Target directory additions (post-refactor)

.gitignore rule: Every directory under .ragtech/ (and any other runtime-generated directory such as runs/, cache/, output artifact dirs) must be listed in .gitignore. These hold generated/binary data, not source code, and must never be committed.

.ragtech/
  project.json            episode metadata, tool versions, run parameters
  artifacts/{sha256}.mp4  content-addressed artifact store
  runs/{timestamp}/       run logs per pipeline stage

brands/
  ragtech/
    brand.json            extended Brand config (identity, hosts, mascot, audio)
    assets/               team/, logo/, techybara/, episodes/
    sounds/
    components/           brand-specific overlays (AIOverlay, RagtechOverlay, etc.)

scripts/
  types/                  shared TS interfaces (imported by scripts + remotion)
  config/                 project.ts, hardware.ts, paths.ts, parseArgs.ts, artifacts.ts
  pipeline/               dag.ts, runner.ts, nodes/{sync,transcribe,...}.ts

remotion/
  lib/                    hookTiming.ts, captions.ts, cameraShots.ts, constants.ts
  context/                BrandContext.tsx
  types/overlayProps.ts   discriminated union for all overlay prop types

Testing

Standards doc: docs/TESTING_STANDARDS.md — read before writing any test.

Three test types, three runners:

Type Location Runner Command
Unit (scripts/pipeline) scripts/**/*.test.ts Jest node project npm test
Unit (React components) app/**/*.test.tsx, remotion/**/*.test.tsx Jest react project npm run test:react
Integration tests/integration/**/*.test.ts Jest node project npm run test:integration
E2E e2e/**/*.test.ts Playwright npm run test:e2e

First-time Playwright setup: npx playwright install chromium

Every new pure function gets a unit test.
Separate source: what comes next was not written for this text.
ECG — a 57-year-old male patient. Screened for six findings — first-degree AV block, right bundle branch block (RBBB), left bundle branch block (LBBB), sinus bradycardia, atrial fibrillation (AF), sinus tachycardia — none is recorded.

Every new React component gets a smoke render test. E2E tests are required for Phase 8 user-facing features. Coverage thresholds are defined per phase in the standards doc.

Key placement rule: If a test uses os.tmpdir(), fs.mkdtempSync, real file reads/writes, or spawns a process, it is an integration test — place it in tests/integration/, not next to the source file in scripts/. Unit tests in scripts/**/*.test.ts must have no real I/O.
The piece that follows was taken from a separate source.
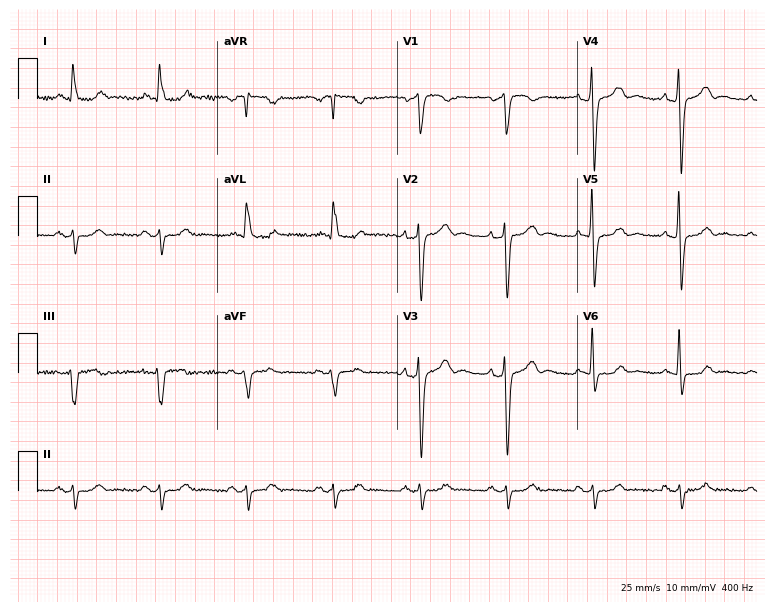
12-lead ECG (7.3-second recording at 400 Hz) from a man, 63 years old. Screened for six findings — first-degree AV block, right bundle branch block, left bundle branch block, sinus bradycardia, atrial fibrillation, sinus tachycardia — none is recorded.

Agent Implementation Convention

For any multi-step task:

  • Write an implementation doc in docs/implementation-guides/ before starting
  • Each step must have a Status check — a single command or file-existence test that confirms it is done
  • One isolated commit per step; commit message slug must match the doc heading exactly
  • Never combine steps — isolation enables partial recovery

Resuming interrupted work:

  1. git log --oneline — see completed commits
  2. Open the relevant docs/implementation-guides/ file
  3. Match the last commit slug against doc headings → continue from next unstarted step

Per-PR checklist:

  1. Behaviour parity — smoke-test relevant npm run scripts or Remotion compositions
  2. npm run test passes
  3. tsc --noEmit passes (where applicable)
  4. Scope discipline — only files listed in the implementation doc touched
  5. No new hardcoded paths in scripts/; no new duplicated timing constants in remotion/
  6. (Remotion phases)remotion studio launches; frame comparison against docs/render-baselines/
  7. Type shapes match spec — if a type is defined in docs/PRODUCTION_REFACTOR_PLAN.md, the implementation must use the exact field names, types, and required/optional status from the spec. Downstream phase steps depend on specific field names by reference. If the spec must change, update it first and get agreement before diverging in code.
  8. New runtime fields must update the TypeScript type — any field added to a JSON artifact (e.g., transcript.json, camera-profiles.json, .ragtech/project.json) by a .js script must also be declared in the corresponding TypeScript type in remotion/types/ or scripts/types/. Optional fields (present only on some objects) use ?: type. Also add a one-line entry to the schema table in this file under the relevant artifact heading.